EXERCISE DIRECTIONS
Down to the last line, reproduce the data that follows, but skip the pictures.

MATERIAL PROVIDED
******
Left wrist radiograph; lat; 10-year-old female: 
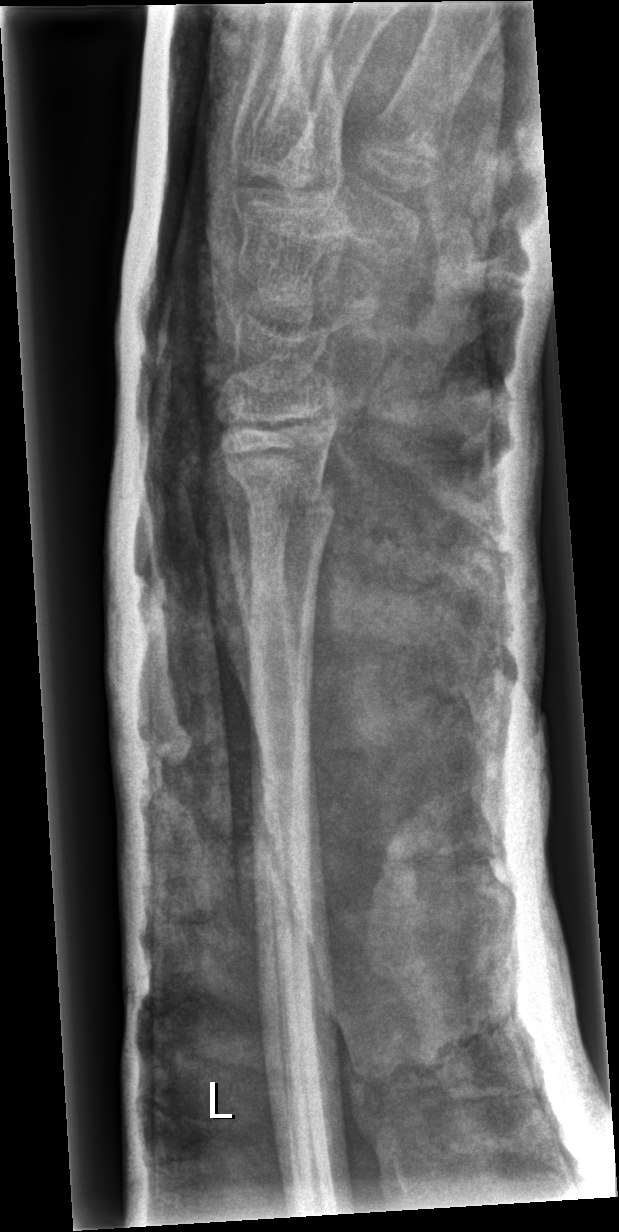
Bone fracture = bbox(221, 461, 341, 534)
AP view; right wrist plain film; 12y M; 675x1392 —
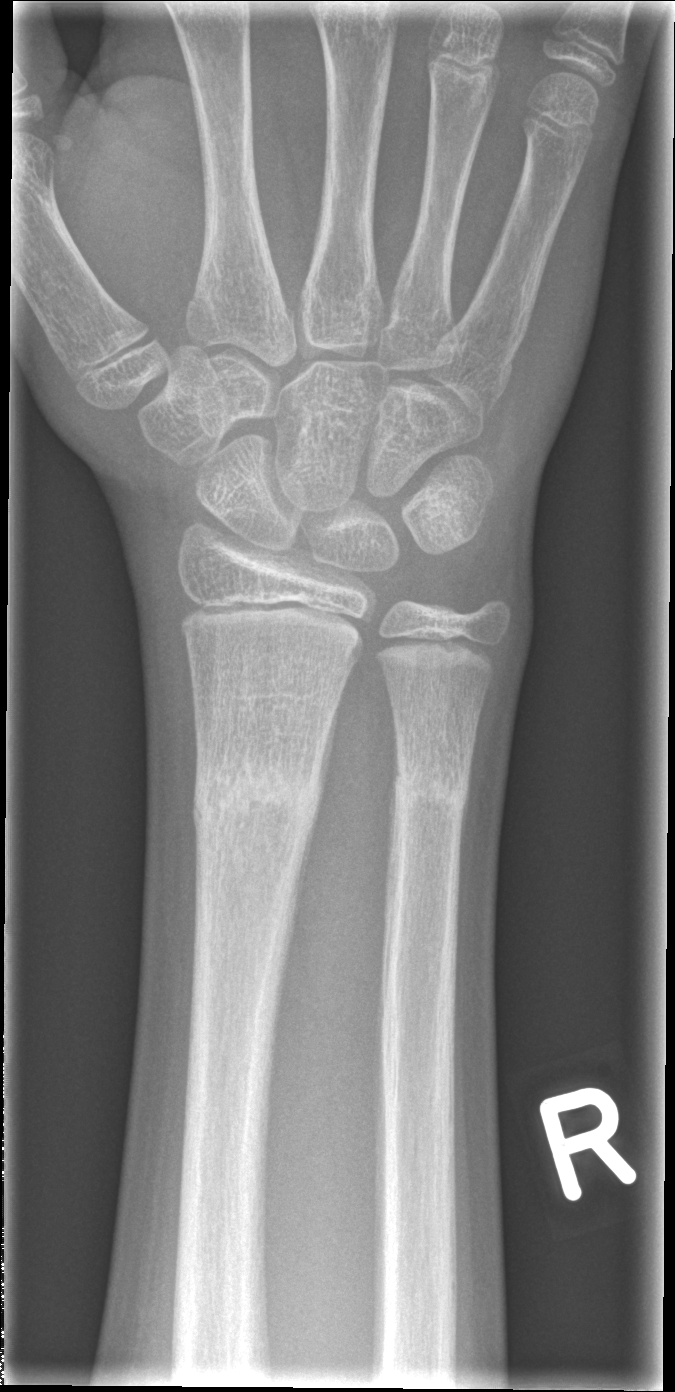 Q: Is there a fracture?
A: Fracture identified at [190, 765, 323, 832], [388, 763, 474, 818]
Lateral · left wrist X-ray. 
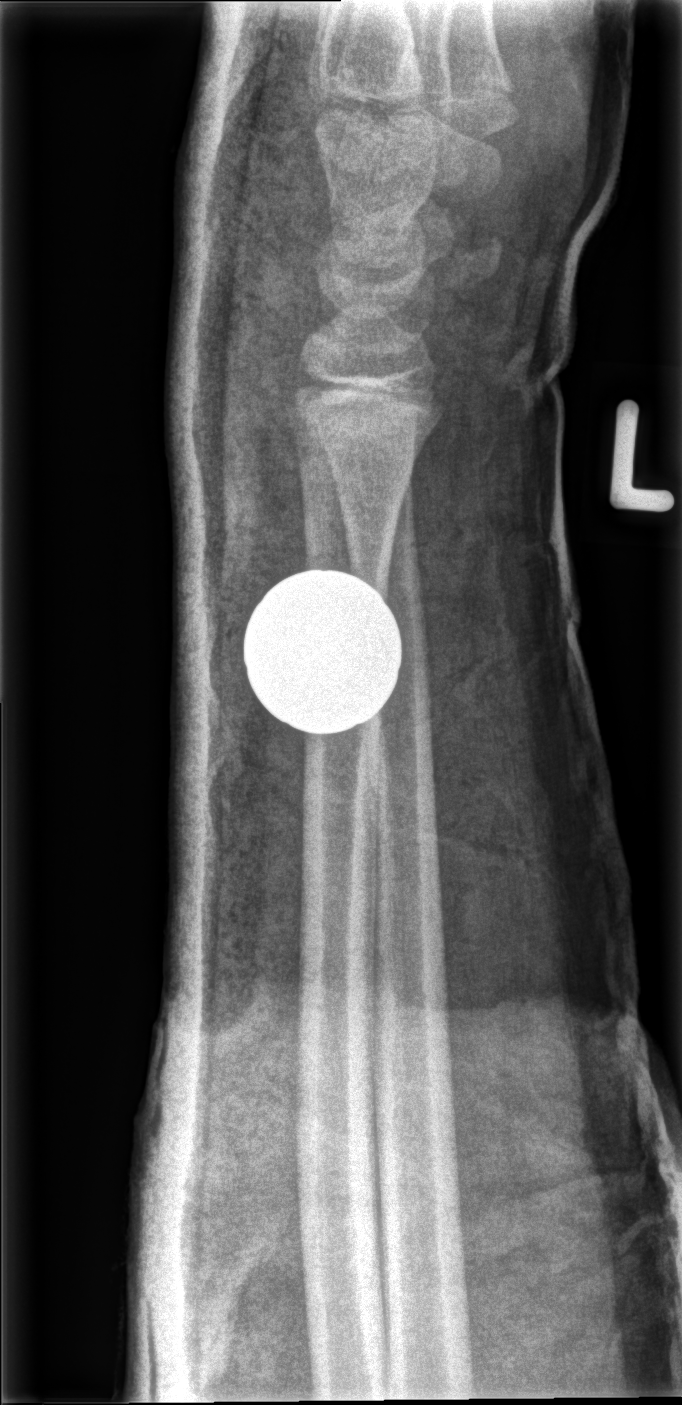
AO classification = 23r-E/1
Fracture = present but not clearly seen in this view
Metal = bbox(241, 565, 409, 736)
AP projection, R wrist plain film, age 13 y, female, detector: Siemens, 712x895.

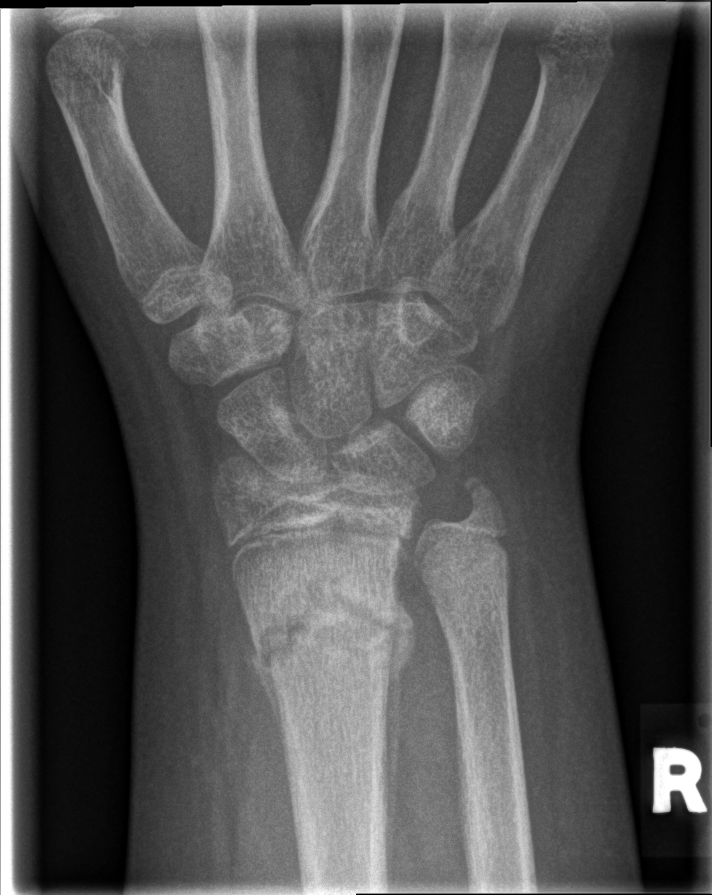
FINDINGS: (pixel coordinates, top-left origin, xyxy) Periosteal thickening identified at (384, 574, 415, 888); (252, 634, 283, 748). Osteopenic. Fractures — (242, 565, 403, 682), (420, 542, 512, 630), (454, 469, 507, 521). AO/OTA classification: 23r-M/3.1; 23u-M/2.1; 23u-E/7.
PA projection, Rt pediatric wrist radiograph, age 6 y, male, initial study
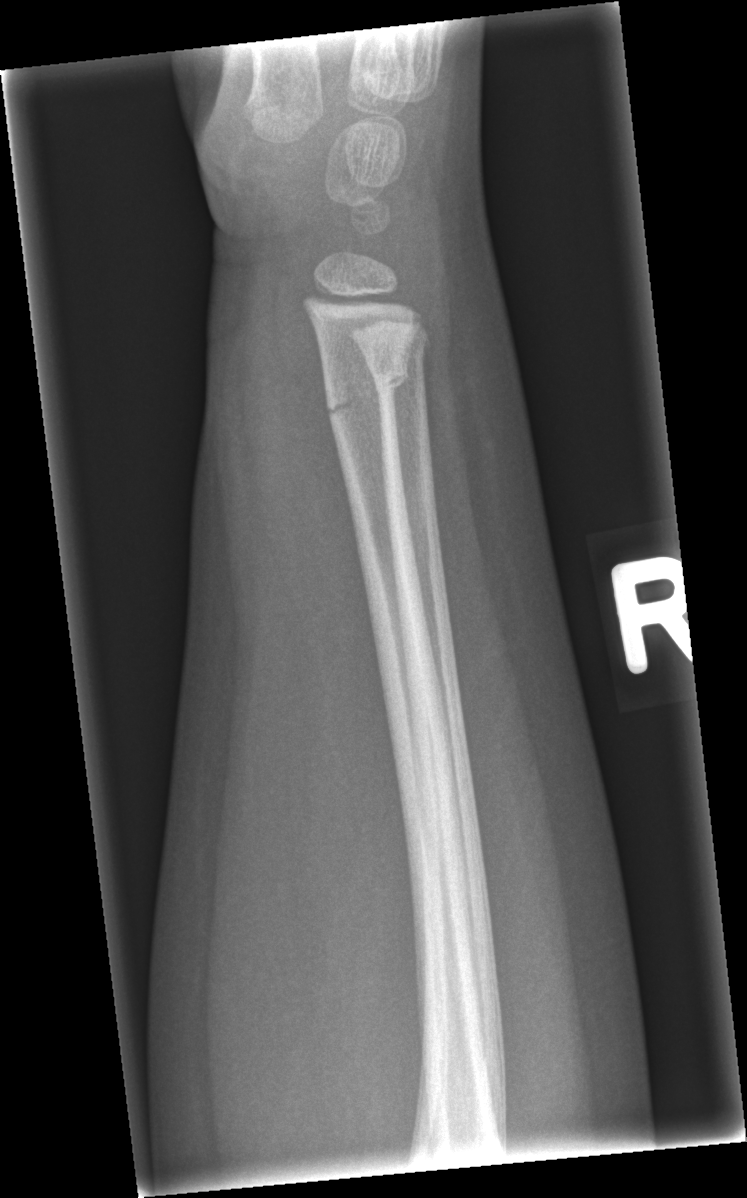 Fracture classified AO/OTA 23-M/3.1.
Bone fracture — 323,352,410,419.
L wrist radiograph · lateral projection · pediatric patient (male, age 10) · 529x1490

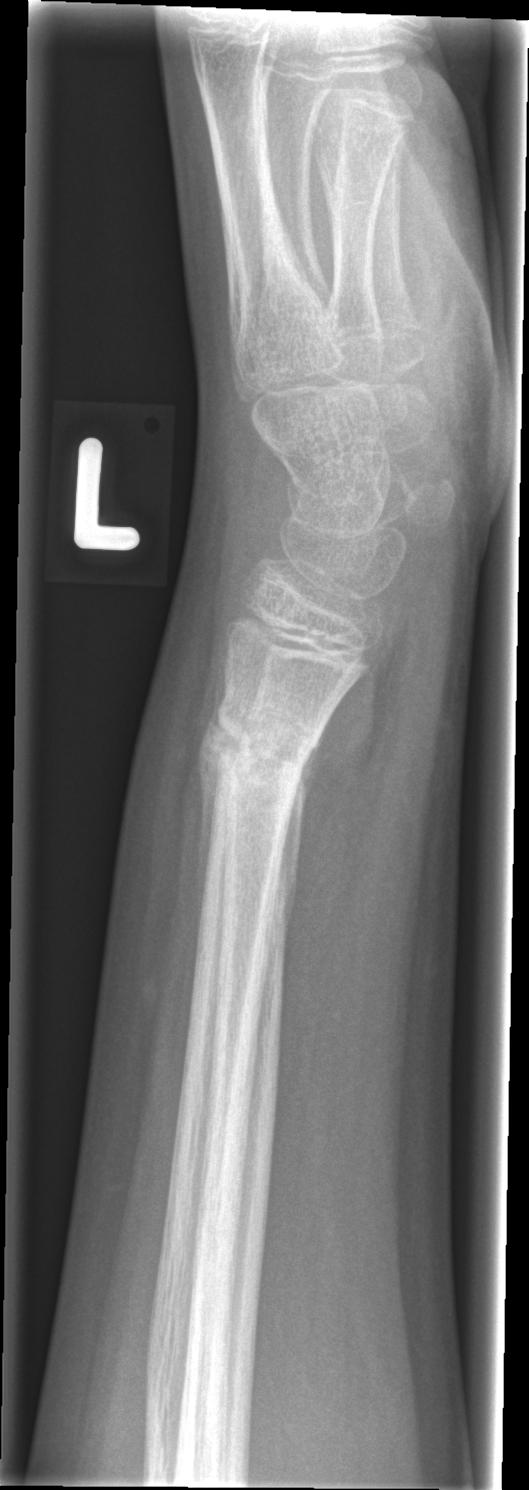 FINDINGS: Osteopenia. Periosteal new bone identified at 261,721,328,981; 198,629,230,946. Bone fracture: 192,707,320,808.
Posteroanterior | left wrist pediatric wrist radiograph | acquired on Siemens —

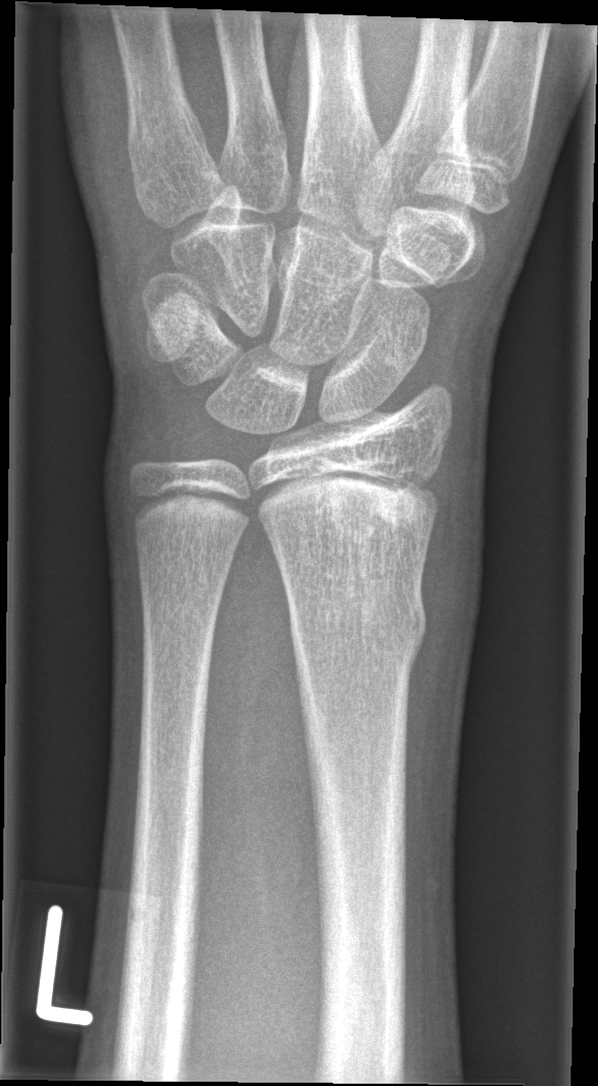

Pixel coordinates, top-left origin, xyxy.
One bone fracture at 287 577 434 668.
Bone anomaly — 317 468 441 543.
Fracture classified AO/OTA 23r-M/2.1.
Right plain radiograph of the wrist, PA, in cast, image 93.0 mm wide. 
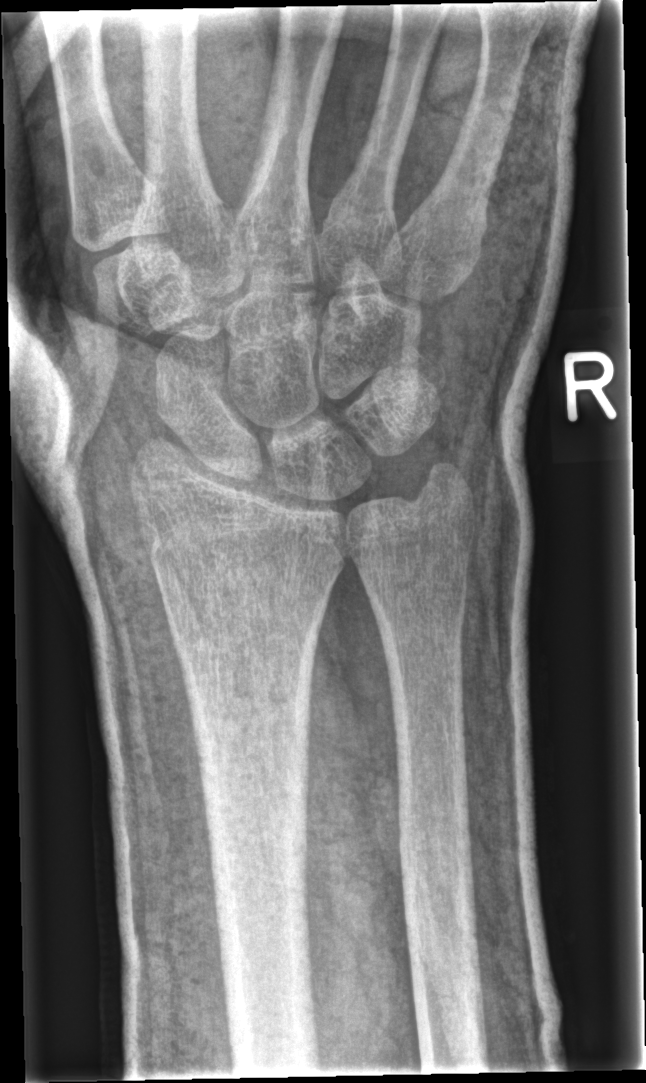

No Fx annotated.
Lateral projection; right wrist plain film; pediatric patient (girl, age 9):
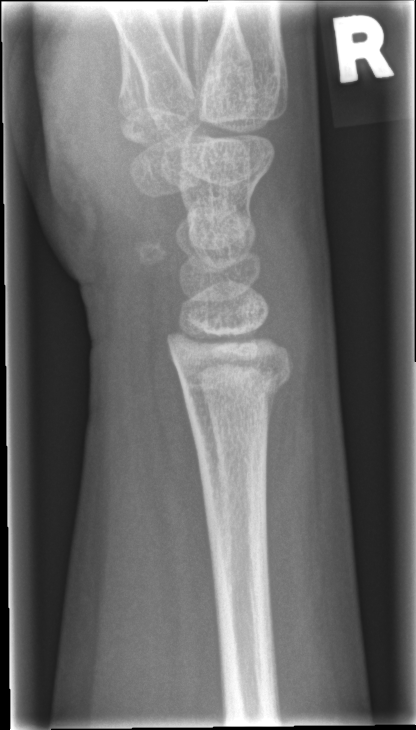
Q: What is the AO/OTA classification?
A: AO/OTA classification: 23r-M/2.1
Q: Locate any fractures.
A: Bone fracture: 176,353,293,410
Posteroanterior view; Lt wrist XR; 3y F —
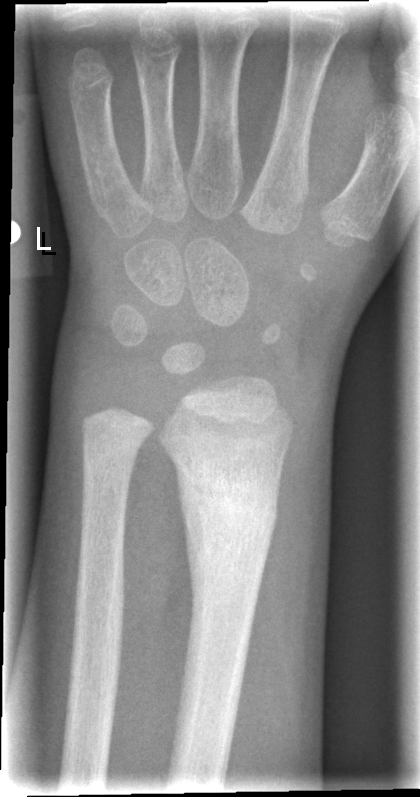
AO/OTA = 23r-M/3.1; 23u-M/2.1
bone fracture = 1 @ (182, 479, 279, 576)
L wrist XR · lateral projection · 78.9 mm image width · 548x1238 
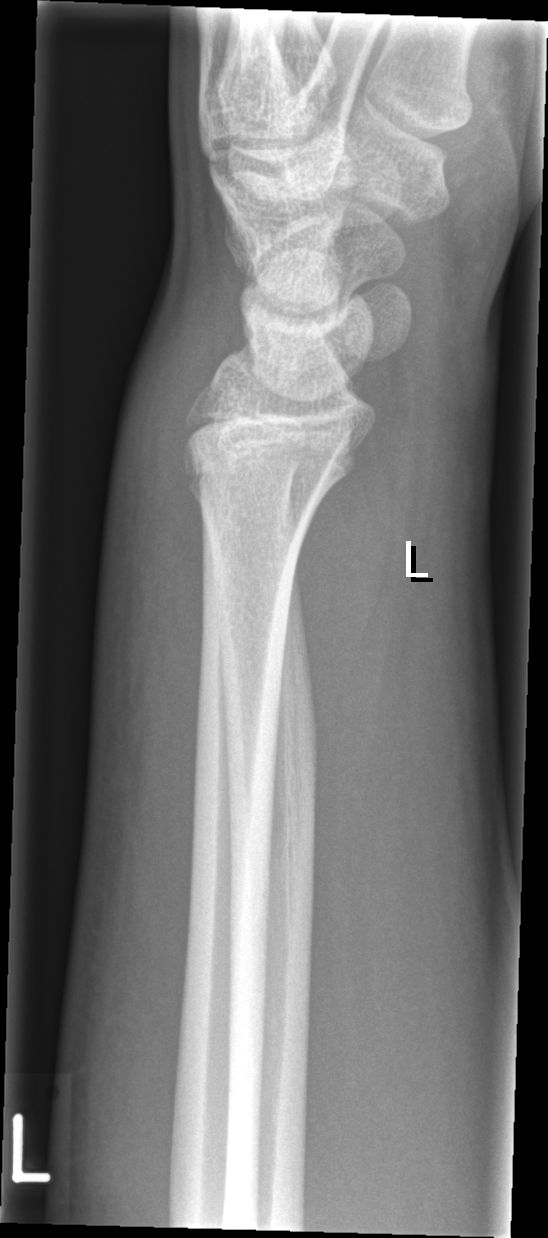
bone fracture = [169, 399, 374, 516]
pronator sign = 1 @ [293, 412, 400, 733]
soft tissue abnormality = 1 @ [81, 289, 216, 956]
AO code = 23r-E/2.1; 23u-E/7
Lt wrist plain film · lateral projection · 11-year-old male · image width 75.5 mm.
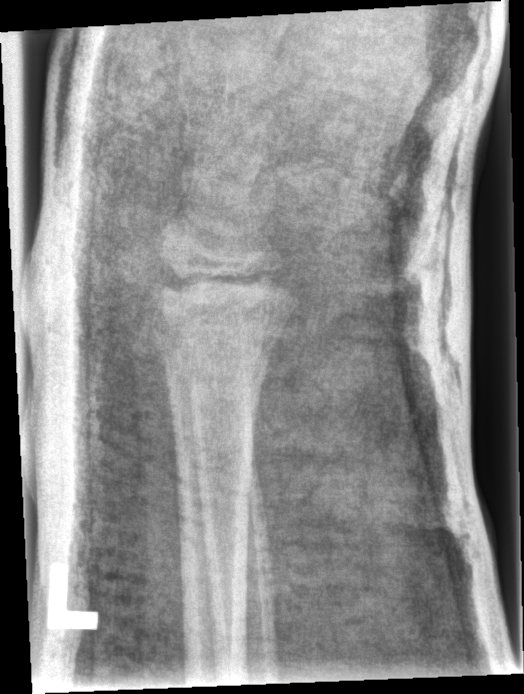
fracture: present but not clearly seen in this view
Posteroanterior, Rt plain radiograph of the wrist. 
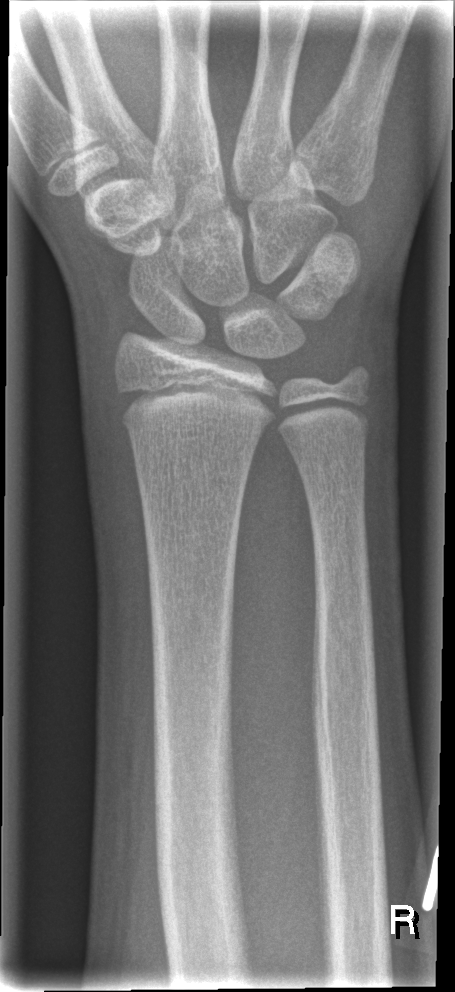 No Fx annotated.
******
REPLY TO THE EXERCISE
Left wrist radiograph; lat; 10-year-old female: 
Bone fracture = bbox(221, 461, 341, 534)
AP view; right wrist plain film; 12y M; 675x1392 —
 Q: Is there a fracture?
A: Fracture identified at [190, 765, 323, 832], [388, 763, 474, 818]
Lateral · left wrist X-ray. 
AO classification = 23r-E/1
Fracture = present but not clearly seen in this view
Metal = bbox(241, 565, 409, 736)
AP projection, R wrist plain film, age 13 y, female, detector: Siemens, 712x895.

FINDINGS: (pixel coordinates, top-left origin, xyxy) Periosteal thickening identified at (384, 574, 415, 888); (252, 634, 283, 748). Osteopenic. Fractures — (242, 565, 403, 682), (420, 542, 512, 630), (454, 469, 507, 521). AO/OTA classification: 23r-M/3.1; 23u-M/2.1; 23u-E/7.
PA projection, Rt pediatric wrist radiograph, age 6 y, male, initial study
 Fracture classified AO/OTA 23-M/3.1.
Bone fracture — 323,352,410,419.
L wrist radiograph · lateral projection · pediatric patient (male, age 10) · 529x1490

 FINDINGS: Osteopenia. Periosteal new bone identified at 261,721,328,981; 198,629,230,946. Bone fracture: 192,707,320,808.
Posteroanterior | left wrist pediatric wrist radiograph | acquired on Siemens —


Pixel coordinates, top-left origin, xyxy.
One bone fracture at 287 577 434 668.
Bone anomaly — 317 468 441 543.
Fracture classified AO/OTA 23r-M/2.1.
Right plain radiograph of the wrist, PA, in cast, image 93.0 mm wide. 

No Fx annotated.
Lateral projection; right wrist plain film; pediatric patient (girl, age 9):
Q: What is the AO/OTA classification?
A: AO/OTA classification: 23r-M/2.1
Q: Locate any fractures.
A: Bone fracture: 176,353,293,410
Posteroanterior view; Lt wrist XR; 3y F —
AO/OTA = 23r-M/3.1; 23u-M/2.1
bone fracture = 1 @ (182, 479, 279, 576)
L wrist XR · lateral projection · 78.9 mm image width · 548x1238 
bone fracture = [169, 399, 374, 516]
pronator sign = 1 @ [293, 412, 400, 733]
soft tissue abnormality = 1 @ [81, 289, 216, 956]
AO code = 23r-E/2.1; 23u-E/7
Lt wrist plain film · lateral projection · 11-year-old male · image width 75.5 mm.
fracture: present but not clearly seen in this view
Posteroanterior, Rt plain radiograph of the wrist. 
 No Fx annotated.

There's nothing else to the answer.